Şimdi bir kısmımız bayrakçı, bir kısmımız yumrukçu mu olacağız? Sabah namazı çıkışı, Gazze mitingi yapılıyor. Elinde yeşil bayrakla mitingden dönen göstericiye, cumhuriyeti yıkmak isteyen biri olarak algılayan bir üniversiteli genç, yumruğunu sallıyor.
Bir parça kendimize gelmemiz lazım. Giderek birbirinden uzaklaşan ve birbirinin varlığını tehlike olarak gören iki gruptan oluşan bir ortama sürükleniyoruz. Yumruğumuzu sıkıyor, bayraklara sarılıyoruz. Bir kopuş yaşadığımız gerçek. Bu kopuş ne kadar ciddi ne kadar kalıcı, emin değilim. İki ayrı cemaate dönüştüğümüzün, 5 yaşında çocuk bile farkında. Sabah namazında kalkıp yollara dökülmek bir enerji, bir sinerji gerektiriyor.
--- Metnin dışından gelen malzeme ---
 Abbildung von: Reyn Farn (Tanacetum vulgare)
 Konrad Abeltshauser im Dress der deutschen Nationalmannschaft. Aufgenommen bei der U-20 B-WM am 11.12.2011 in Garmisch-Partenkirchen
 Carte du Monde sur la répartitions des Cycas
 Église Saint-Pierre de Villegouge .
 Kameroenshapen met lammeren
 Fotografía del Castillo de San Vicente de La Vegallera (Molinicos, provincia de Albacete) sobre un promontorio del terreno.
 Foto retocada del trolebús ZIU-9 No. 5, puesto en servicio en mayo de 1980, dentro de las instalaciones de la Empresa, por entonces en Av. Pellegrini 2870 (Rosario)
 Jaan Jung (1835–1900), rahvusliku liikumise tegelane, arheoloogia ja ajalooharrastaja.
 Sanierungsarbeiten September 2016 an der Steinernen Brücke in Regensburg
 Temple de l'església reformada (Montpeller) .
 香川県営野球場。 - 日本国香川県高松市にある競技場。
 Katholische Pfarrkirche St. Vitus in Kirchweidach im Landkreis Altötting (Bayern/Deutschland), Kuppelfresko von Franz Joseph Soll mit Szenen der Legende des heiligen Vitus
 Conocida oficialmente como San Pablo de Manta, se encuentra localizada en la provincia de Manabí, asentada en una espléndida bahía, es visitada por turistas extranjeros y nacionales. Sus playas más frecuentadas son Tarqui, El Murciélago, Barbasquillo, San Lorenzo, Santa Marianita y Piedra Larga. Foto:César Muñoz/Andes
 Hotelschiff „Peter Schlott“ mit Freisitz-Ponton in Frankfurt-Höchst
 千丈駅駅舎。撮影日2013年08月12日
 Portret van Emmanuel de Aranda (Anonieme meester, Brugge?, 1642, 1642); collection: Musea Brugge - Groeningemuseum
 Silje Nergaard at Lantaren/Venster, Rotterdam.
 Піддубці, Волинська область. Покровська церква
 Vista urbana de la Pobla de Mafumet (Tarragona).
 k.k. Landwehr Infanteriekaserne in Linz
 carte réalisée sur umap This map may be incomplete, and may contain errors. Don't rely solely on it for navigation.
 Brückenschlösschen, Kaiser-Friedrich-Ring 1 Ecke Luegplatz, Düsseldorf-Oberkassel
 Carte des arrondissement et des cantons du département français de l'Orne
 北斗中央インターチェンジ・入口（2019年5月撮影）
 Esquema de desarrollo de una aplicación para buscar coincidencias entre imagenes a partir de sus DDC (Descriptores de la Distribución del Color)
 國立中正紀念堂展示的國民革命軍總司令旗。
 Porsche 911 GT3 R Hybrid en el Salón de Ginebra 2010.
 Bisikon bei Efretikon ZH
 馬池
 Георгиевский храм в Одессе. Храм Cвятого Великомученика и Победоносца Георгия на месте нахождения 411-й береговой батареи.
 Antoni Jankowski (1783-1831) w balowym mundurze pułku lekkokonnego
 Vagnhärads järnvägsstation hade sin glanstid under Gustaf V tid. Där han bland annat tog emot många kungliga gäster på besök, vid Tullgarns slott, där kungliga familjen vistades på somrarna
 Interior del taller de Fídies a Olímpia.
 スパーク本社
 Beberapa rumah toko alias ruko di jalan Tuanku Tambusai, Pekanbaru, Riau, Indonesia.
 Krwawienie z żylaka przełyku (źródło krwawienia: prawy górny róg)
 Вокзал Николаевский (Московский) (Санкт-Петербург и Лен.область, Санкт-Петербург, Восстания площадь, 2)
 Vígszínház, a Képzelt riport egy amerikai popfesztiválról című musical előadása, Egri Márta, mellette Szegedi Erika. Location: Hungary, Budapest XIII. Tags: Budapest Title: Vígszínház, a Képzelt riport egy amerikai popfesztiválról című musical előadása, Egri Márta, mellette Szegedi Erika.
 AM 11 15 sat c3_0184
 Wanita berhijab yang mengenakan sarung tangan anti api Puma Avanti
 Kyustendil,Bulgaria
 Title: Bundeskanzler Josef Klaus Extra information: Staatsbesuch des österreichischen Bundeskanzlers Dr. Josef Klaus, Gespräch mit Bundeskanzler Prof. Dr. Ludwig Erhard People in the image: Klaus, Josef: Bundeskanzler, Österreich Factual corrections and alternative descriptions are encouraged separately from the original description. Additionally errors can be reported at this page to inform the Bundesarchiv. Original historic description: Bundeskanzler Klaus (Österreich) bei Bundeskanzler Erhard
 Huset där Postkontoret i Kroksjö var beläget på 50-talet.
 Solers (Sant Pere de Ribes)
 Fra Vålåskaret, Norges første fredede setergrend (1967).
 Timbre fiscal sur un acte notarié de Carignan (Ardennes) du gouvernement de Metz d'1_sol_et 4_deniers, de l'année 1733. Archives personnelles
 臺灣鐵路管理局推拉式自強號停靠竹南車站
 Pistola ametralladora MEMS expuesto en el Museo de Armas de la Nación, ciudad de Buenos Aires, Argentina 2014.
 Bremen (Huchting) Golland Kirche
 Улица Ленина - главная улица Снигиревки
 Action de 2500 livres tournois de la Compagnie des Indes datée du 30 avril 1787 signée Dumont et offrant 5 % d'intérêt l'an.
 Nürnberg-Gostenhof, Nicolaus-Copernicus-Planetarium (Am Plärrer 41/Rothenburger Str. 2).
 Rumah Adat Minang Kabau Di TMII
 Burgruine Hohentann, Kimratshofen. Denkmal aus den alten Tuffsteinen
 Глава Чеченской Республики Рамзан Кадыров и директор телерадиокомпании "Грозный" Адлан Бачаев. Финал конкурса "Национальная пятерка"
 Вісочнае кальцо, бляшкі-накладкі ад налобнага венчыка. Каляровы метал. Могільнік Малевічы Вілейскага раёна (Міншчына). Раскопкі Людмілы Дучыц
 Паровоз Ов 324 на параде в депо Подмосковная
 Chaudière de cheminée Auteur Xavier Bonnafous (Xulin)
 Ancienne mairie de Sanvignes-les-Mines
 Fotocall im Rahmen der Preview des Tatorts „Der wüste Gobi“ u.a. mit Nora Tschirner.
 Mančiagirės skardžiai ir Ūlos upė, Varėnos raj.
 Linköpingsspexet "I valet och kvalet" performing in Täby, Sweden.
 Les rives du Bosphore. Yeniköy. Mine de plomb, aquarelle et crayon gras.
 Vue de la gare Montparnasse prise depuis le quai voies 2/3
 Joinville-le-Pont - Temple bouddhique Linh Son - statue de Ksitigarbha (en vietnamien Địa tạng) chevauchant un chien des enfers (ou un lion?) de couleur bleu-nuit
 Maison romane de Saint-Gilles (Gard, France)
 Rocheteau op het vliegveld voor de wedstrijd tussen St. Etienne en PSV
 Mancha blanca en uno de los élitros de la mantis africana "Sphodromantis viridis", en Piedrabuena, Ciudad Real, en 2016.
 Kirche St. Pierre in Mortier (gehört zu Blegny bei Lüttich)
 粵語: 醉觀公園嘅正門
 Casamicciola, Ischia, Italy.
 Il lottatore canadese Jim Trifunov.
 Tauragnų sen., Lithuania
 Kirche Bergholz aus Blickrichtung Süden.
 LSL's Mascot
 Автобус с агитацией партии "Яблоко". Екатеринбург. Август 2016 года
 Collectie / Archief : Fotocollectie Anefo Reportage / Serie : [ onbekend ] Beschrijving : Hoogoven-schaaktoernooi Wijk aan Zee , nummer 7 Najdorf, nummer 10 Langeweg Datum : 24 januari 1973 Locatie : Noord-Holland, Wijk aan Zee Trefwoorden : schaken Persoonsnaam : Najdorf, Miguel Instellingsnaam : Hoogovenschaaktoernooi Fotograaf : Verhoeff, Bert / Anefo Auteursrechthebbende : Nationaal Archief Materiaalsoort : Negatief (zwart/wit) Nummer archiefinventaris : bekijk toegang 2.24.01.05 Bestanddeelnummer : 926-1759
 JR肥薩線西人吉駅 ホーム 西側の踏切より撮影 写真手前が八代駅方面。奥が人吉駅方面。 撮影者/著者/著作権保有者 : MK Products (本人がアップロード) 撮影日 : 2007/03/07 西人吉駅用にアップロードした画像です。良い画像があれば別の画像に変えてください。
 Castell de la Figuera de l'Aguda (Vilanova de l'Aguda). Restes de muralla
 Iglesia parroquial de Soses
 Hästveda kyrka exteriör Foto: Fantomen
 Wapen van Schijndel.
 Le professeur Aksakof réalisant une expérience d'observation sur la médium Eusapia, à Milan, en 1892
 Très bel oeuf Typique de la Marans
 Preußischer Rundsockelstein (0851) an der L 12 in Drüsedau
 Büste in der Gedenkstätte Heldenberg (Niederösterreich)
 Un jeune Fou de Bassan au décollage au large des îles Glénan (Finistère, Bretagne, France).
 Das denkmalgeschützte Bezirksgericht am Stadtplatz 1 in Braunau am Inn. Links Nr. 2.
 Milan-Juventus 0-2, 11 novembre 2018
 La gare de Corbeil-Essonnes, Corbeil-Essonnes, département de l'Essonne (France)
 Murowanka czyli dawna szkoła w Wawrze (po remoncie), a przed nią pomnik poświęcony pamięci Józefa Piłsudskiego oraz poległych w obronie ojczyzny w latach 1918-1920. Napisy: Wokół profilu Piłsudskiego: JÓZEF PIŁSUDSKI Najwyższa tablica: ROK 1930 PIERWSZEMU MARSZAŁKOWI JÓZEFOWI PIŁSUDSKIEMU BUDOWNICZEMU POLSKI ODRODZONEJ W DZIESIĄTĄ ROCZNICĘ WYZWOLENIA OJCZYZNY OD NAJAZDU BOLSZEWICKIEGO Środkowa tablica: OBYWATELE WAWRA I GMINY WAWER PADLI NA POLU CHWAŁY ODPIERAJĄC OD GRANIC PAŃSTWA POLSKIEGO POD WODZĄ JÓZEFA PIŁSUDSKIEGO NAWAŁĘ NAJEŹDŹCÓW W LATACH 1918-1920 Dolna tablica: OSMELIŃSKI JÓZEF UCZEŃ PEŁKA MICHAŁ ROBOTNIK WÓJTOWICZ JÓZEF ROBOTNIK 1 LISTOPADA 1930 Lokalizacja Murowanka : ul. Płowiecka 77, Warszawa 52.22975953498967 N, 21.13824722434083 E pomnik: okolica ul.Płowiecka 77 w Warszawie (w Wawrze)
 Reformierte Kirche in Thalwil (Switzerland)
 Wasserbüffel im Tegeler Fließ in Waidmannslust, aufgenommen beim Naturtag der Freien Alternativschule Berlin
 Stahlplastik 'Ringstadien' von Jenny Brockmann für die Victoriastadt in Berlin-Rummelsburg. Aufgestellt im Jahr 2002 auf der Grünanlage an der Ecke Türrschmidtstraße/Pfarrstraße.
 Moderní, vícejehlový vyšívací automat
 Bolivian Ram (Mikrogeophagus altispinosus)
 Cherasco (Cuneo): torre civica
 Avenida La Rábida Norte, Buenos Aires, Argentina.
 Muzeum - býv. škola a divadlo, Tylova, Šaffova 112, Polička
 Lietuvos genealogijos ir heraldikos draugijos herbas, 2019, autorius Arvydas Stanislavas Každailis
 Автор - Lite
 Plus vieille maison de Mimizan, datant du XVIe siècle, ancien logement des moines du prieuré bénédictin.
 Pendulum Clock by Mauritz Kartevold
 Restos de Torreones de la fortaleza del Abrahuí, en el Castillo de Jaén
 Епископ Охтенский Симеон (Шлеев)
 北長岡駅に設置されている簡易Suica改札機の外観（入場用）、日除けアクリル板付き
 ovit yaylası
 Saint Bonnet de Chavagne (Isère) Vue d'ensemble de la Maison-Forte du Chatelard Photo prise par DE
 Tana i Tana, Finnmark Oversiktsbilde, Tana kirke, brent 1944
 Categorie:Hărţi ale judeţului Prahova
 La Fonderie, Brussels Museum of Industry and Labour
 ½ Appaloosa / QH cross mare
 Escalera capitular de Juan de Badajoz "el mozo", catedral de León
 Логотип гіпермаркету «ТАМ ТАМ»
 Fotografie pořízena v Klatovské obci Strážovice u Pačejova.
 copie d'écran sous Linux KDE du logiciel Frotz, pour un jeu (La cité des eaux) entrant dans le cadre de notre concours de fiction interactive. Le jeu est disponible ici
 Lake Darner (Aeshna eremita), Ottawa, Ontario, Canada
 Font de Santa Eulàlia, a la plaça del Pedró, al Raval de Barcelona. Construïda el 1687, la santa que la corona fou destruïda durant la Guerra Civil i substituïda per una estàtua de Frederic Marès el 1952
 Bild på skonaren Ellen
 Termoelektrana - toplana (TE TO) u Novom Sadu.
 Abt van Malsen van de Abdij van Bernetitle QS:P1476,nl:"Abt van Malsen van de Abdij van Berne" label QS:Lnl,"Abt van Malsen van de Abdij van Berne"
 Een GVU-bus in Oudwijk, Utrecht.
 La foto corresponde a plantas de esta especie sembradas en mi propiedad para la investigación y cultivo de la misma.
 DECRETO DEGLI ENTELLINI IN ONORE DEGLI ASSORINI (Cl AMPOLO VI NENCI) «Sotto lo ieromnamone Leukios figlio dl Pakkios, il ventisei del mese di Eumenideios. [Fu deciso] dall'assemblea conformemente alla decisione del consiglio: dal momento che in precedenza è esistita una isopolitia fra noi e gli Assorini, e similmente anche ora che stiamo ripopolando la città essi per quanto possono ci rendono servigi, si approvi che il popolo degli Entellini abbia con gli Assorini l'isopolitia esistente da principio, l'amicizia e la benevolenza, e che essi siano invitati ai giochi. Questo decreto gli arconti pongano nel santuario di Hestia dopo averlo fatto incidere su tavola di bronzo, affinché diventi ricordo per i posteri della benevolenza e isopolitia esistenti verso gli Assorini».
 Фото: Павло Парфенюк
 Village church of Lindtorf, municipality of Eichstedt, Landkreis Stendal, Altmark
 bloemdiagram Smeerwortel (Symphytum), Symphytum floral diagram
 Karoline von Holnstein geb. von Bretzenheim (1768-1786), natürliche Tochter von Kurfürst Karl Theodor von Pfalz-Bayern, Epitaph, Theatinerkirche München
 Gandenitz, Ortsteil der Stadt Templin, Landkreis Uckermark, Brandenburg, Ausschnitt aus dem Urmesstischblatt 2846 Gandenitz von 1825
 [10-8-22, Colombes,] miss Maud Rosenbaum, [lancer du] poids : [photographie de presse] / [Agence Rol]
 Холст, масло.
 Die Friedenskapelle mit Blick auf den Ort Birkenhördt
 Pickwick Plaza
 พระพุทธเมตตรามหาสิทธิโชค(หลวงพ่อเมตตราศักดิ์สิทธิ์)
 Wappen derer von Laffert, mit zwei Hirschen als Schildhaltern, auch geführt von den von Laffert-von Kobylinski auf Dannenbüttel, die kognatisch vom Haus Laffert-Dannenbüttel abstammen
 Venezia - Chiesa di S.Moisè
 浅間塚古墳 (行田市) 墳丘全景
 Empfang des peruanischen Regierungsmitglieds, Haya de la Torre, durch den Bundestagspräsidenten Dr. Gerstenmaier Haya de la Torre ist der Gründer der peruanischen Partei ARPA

Bir yönüyle, “dünyanın en büyük tepkisi” Türkiye’de örgütleniyor.
Bunun bir boyutu, Gazze’deki Müslüman Filistinlilerin acısına ortak olmak. Bir başka boyutu ise içerideki muhalefete karşı bir gövde gösterisi. Üniversiteli genç ise bu kutuplaşmanın, bu sıkışmışlığın verdiği hınçla yumruğunu sallıyor. Başına nelerin gelebileceğini hesap etmeden tepkisini dışa vuruyor. Burada iki mesele var: Birincisi, siyasetin çıkarcılığı ya da aymazlığı. İkincisi, toplumun ne kadarının bu öfke çemberi içine sıkıştığıyla ilgili. Ancak şu da açık: O kamplaşma etrafına toplaşan kitleler, sürekli böyle davranamaz.
Yerel seçimler yaklaşırken yoğunlaşan kutuplaşma, işleri iyice içinden çıkılmaz hale getirebilir mi? Siyasetin bu kadar gerilimi sürdürmesi ve ayakta tutması nereye kadar mümkün olabilir? Gerçekten giderek kimyası bozulan bir cinnet hali var mı? Bundan emin değilim. Ancak bir çaresizlik söz konusu. Siyaset, gerilimi seçmek yerine iyileştirici rol oynamalı. Hepimiz, kutuplaşmanın yarattığı daralma ve gerilme ile başa çıkmaya çalışıyoruz.
Öte yandan, iktidarmuhalefet ilişkisi, makul bir noktaya gelemiyor. Son yumruk olayı, siyaset ve şiddet meselesini daha ciddi olarak ele almamızı gerektiriyor.